Soviet general, pilot and cosmonaut (1931–2015)

Aleksei Aleksandrovich Gubarev (Алексе́й Алекса́ндрович Гу́барев; 29 March 1931 – 21 February 2015) was a Soviet cosmonaut who flew on two space flights: Soyuz 17 and Soyuz 28.

== Biography ==
Gubarev graduated from the Soviet Naval Aviation School in 1952 and went on to serve with the Soviet Air Force. He undertook further studies at the Gagarin Air Force Academy before being accepted into the space programme.

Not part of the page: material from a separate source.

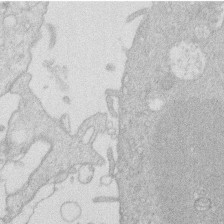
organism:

Gubarev was originally trained for the Soviet lunar programme and for military Soyuz flights before training for Salyut missions. His next mission, in 1978, was Soyuz 28, the first Interkosmos flight, where he was accompanied by Vladimír Remek from Czechoslovakia.

In 1971, Gubarev became backup commander for the ill-fated Soyuz 11 mission, which killed the three-man crew when the craft depressurized in space.

Gubarev resigned as a cosmonaut in 1981 and took up an administrative position at the Gagarin Cosmonaut Training Centre.

In 1980s, he worked at the 30th Central Scientific Research Institute, Ministry of Defence (Russia).

Gubarev's awards includes the Gagarin Gold Medal, which was bestowed upon him twice. He was an honorary citizen of Kaluga, Arkalyk, Tselinograd, and Prague.

Gubarev published a book, The Attraction of Weightlessness, in 1982.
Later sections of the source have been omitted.